La Sra. Kim se rió suavemente y le dio una palmadita en el brazo a Jungkook. —¡Ay, deja que disfruten primero! Ya no es como en nuestra época. Ya tendrán hijos cuando estén preparados. Además, ¡aún son muy jóvenes!

Somin asintió mientras le acariciaba los pies a Soo.

Justo entonces regresó Jimin con un plato de comida. —Hola, tía —saludó con respeto. La mujer le devolvió el saludo con un gesto cariñoso.

Antes de que nadie pudiera decir nada más, una voz conocida interrumpió la charla.

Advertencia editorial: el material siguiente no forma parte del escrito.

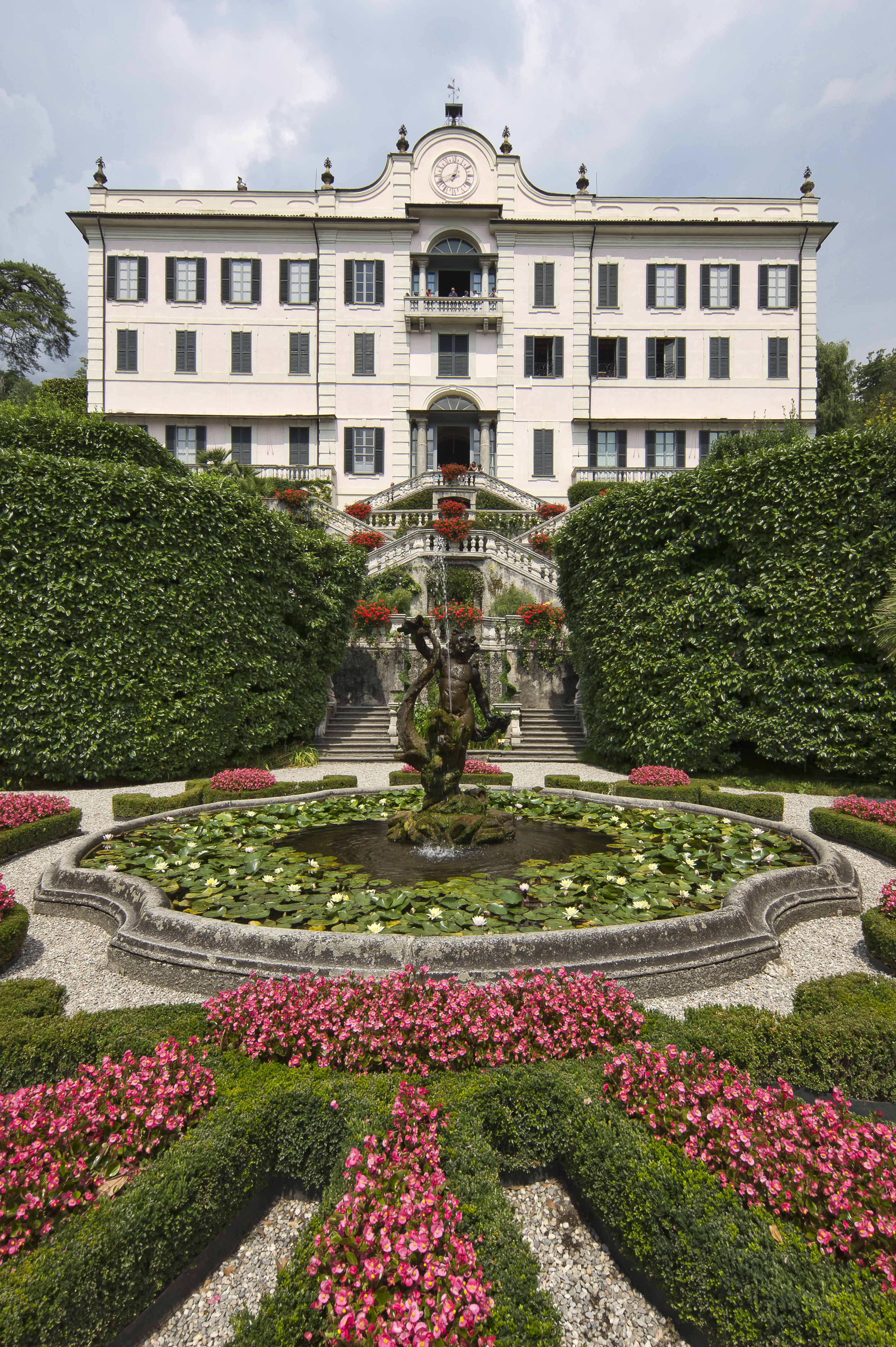 Villa Carlotta - Lac de Côme en Iatlie

—¡Mamá! ¡Aquí estás! —gritó Jennie, la nuera mayor. Se acercaba con una mezcla de alivio y cansancio, cargando a un bebé de ocho meses que no paraba de moverse. —Mamá, ¿podrías darle de comer a Jae por mí? Mia me ha tenido loca todo el día.

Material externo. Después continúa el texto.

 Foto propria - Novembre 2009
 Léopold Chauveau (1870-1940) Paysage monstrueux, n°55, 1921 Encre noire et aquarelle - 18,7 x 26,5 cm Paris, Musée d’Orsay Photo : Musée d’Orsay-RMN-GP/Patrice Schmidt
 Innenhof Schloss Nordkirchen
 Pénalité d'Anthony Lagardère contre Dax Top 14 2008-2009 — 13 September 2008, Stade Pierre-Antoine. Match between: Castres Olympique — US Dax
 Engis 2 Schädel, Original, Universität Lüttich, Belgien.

La cara de la Sra. Kim se iluminó de puro amor. —Claro que sí, cariño. Dámelo —dijo cogiendo al niño.

Jennie suspiró agradecida al soltar a Jae. Se puso la mano libre sobre su barriga, que ya estaba bastante redondeada. En la otra mano llevaba un trozo de pastel, un pequeño capricho en medio de la ajetreada tarde.

—Ay, Jennie, cielo, de verdad que deberías tomártelo con más calma —le dijo Somin tocándole el brazo con tono maternal.

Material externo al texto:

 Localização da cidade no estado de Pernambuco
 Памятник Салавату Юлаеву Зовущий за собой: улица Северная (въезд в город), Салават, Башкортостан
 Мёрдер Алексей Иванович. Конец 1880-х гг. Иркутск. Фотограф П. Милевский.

Jennie soltó una risita cansada. —Me encantaría, tía, de verdad. Pero es que Jae y Mia no me dan tregua, y con este que viene en camino... uf, mejor ni hablamos. —Se dio unas palmaditas cariñosas en la barriga.

—Jajaja. ¿Pero dónde está Mia? —preguntó la Sra. Kim mientras ya empezaba a mecer a Jae.

—Está dentro de la mansión con la abuela —respondió Jennie sentándose al lado de Jungkook y Jimin, que la miraban sonriendo.

La Sra. Kim le dio una última palmada de ánimo a Jennie. —Bueno, descansa un poco. Voy a ver cómo está —dijo acomodándose a Jae antes de irse hacia la casa. Somin la acompañó riendo.

Jennie las vio alejarse y su rostro se relajó. Se volvió hacia Jungkook y Jimin con una sonrisa cálida, disfrutando de la compañía familiar mientras comía trocitos de pastel.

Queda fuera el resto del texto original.